I have a disk that is used inside an incus (formerly lxd) VM (qemu). I can no longer get the VM to boot properly, it drops me into an initramfs. I can run fsck /dev/sda2 -y and that completes and indicates it found things to fix. But then it errors out and indicates it cannot write.
11 ref count is 156, should be 135. Fix? yes
Inode 1584842 ref count is 69, should be 56. Fix? yes
Pass 5: Checking group summary information
Free blocks count wrong (11599040, counted=11602313).
Fix? yes
Free inodes count wrong (6998947, counted=7000323).
Fix? yes
Error writing file system info: Input/output error
rootfs: ***** FILE SYSTEM WAS MODIFIED *****
(initramfs)
Are there ways I can approach fixing this drive outside of incus?
I can see my pool and it was in a degraded state but I ran zpool scrub and then zpool clear. Then zpool list indicates things are “good”.
xrd@biggpu:~$ zpool list
NAME SIZE ALLOC FREE CKPOINT EXPANDSZ FRAG CAP DEDUP HEALTH ALTROOT
default2 186G 64.0G 122G - 372G 62% 34% 1.00x ONLINE -
incus-default 29.5G 904K 29.5G - - 0% 0% 1.00x ONLINE -
However, the disk itself isn’t fixed, which isn’t surprising.
Are there steps I can use to get at this disk outside of incus/lxc?
Could I copy the disk into another disk and then try to repair that one? I saw some other discussions where this error was indicative of a full disk but I don’t see that here and don’t know how to enlarge that specific disk inside the zpool.
xrd@biggpu:~$ sudo zpool status default2 -v
pool: default2
state: ONLINE
status: One or more devices has experienced an error resulting in data
corruption. Applications may be affected.

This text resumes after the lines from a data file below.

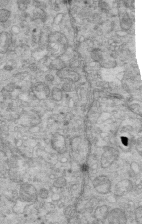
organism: Mouse
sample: Multiciliated cells
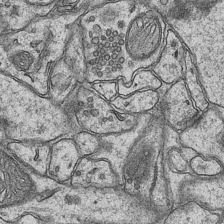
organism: Mouse
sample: CA1 Hippocampus
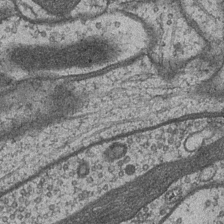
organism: Drosophila
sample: Optic medulla
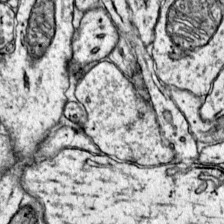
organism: Mouse
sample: Primary visual cortex
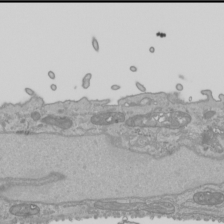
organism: Human
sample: Mitochondria in HCT116 cells
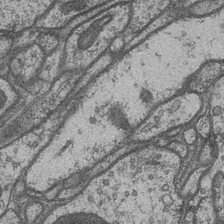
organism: Drosophila
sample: Optic medulla
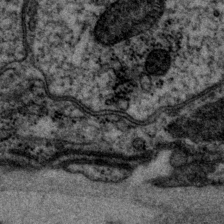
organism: P. pacificus
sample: Pharynx
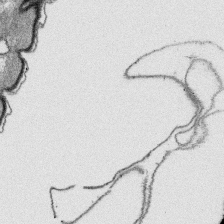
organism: Platynereis dumerilii
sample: Parapodia
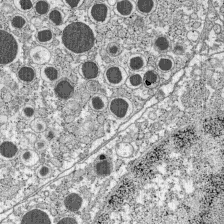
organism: C57BL Mouse
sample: Pancreatic islet
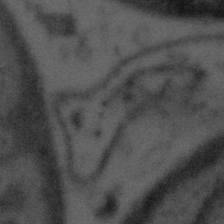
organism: Tuwongella immobilis
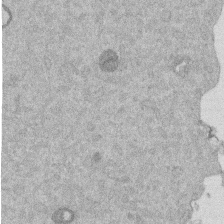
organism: Mouse
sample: Dividing mouse embryo 1 cell stage
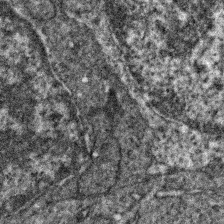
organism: Zebrafish
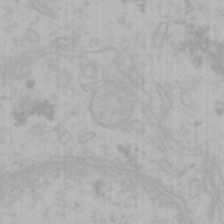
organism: Mouse
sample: Choroid plexus
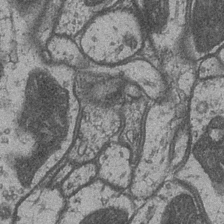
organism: Drosophila
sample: Optic medulla
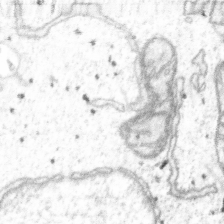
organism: Human
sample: HeLa cells
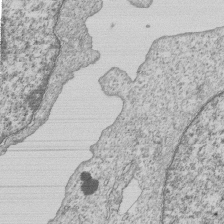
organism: Human
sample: MDA-MB-231 cells
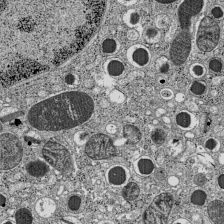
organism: C57BL Mouse
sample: Pancreatic islet
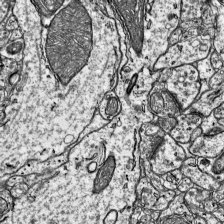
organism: Mouse
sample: Visual Cortex
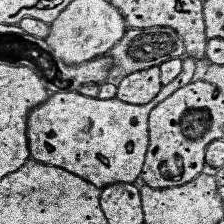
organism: Human
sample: Temporal Lobe
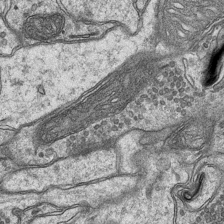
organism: Mouse
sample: CA1 Hippocampus
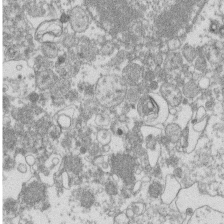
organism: Human
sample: HeLa cell HIV synapse
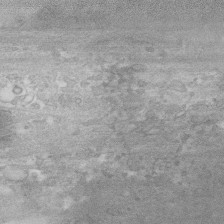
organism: Human
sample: Fibroblast cells
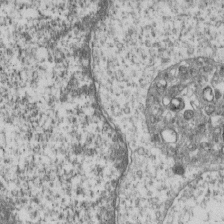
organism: Human
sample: MDA-MB-231 cells
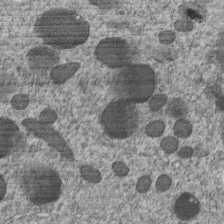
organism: C. elegans
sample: C. elegans embryo early stage
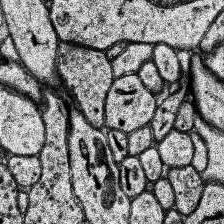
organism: Human
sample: Temporal Lobe
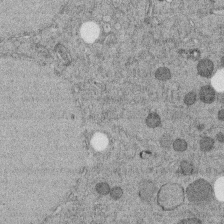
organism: C. elegans
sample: C. elegans embryo early stage
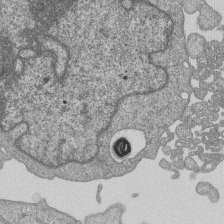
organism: Human
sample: MDA-MB-231 cells
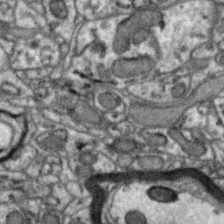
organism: Zebra finch
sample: Brain
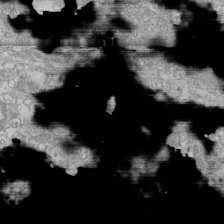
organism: Human
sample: CRL-1474
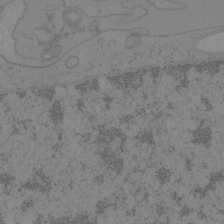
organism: Human
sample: HeLa cells
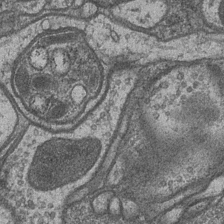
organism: Drosophila
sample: Optic medulla
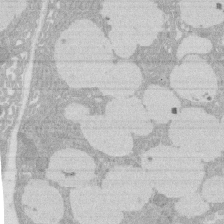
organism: Rat
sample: Salivary granule
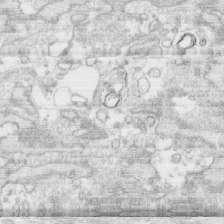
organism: Human
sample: CRL-1474
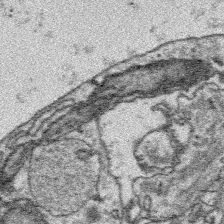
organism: Platynereis dumerilii
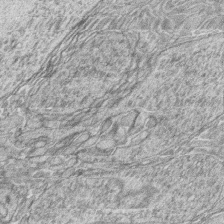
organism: Zebrafish
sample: synaptic ribbons in rod cells and cone cells
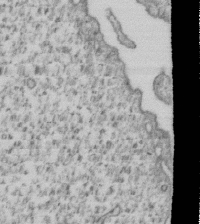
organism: Human
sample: MDA-MB-231 cells
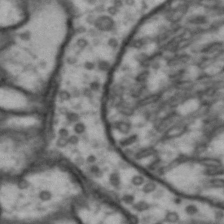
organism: Drosophila
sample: Brain
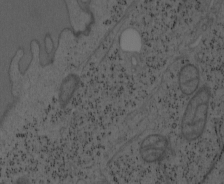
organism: Mouse
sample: OT-I killer T cells with ID8 ovarian cancer cells
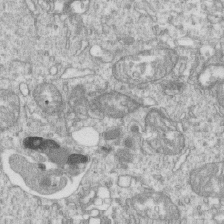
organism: Mouse
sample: Activated OT-1 CD8+ T cells
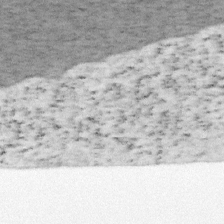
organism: Mouse
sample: OT-I killer T cells with ID8 ovarian cancer cells
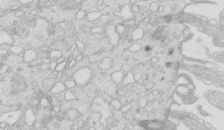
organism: Mouse
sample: Multiciliated cells
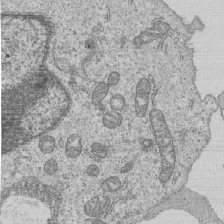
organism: Human
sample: MDA-MB-231 cells
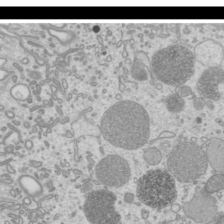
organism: Mouse
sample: Cilia; mouse epididymis
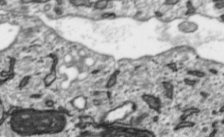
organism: Toxoplasma gondii
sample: Parasites in a vacuole inside a host cell
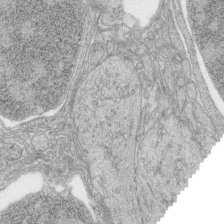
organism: Zebrafish
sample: synaptic ribbons in rod cells and cone cells
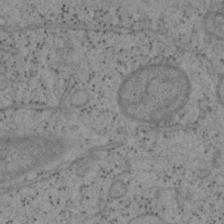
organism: Human
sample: HeLa cells
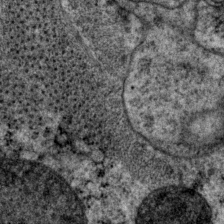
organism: P. pacificus
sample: Pharynx
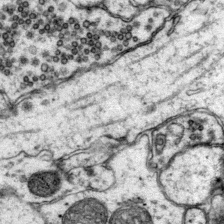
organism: Mouse
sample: Primary visual cortex
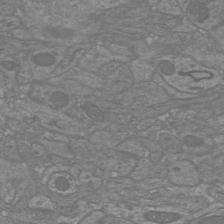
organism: Mouse
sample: Cortical neurons
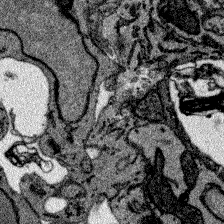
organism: Zebrafish
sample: Larval olfactory bulb
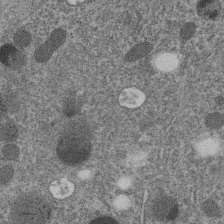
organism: C. elegans
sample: C. elegans embryo early stage
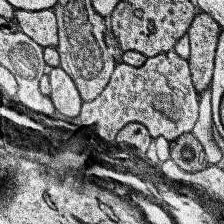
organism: Human
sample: Temporal Lobe
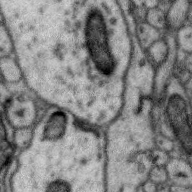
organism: Zebra finch
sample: Brain
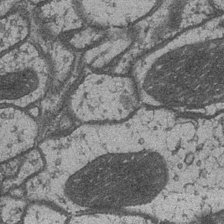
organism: Drosophila
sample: Optic medulla
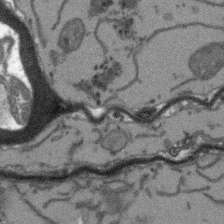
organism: Arabidopsis thaliana
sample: Root tip
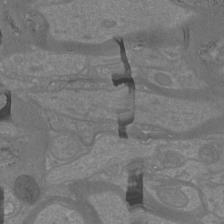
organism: Mouse
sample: Cortical neurons
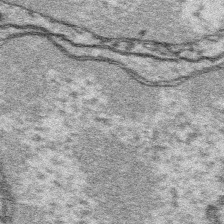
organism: Platynereis dumerilii
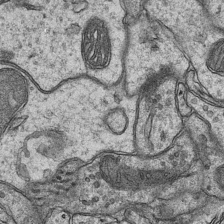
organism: Mouse
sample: CA1 Hippocampus
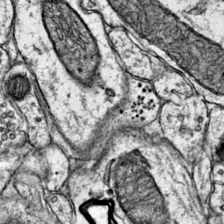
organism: Mouse
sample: Primary visual cortex
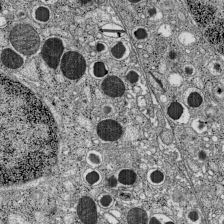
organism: C57BL Mouse
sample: Pancreatic islet
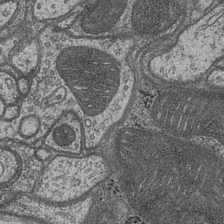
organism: Drosophila
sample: Optic medulla
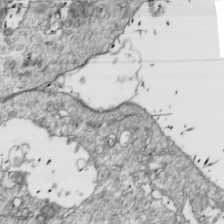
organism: Drosophila
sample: Cell division; meiosis; drosophila spermatocytes

action: Restore the file in question if possible. Otherwise restore the
entire pool from backup.
see: https://openzfs.github.io/openzfs-docs/msg/ZFS-8000-8A
scan: scrub repaired 0B in 02:56:15 with 133 errors on Sun Dec 1 00:13:09 2024
config:
NAME STATE READ WRITE CKSUM
default2 ONLINE 0 0 0
/media/xrd/734204/737204/var/snap/lxd/common/lxd/disks/default.img ONLINE 0 0 2.40K
errors: Permanent errors have been detected in the following files:
<0xfc0d>:<0x1>
Fsck is only for ext, not for zfs. ZFS isn’t vulnerable to the type of inconsistency that fsck can detect and fix. I don’t know anything about your distro, so I can’t help any further there. You could maybe try booting from a thumb drive, and running fsck against your OS from there?
Permanent corruption detected in zpool status means exactly what it says it does. If you don’t have backup to restore from, you’re stuck with whatever you can copy off of the pool as-is.
Yeah, a hex address rather than a file name means that it’s either a metadata block, or possibly a block in a zvol. Not sure about that latter; I don’t use zvols in production so I haven’t had as much chance to observe their behavior in rare corruption events.
Not sure what I did, but I was able to run fsck again and the drive came up. Thanks for your help. I backed up my data but it seems to be running fine now. Very strange.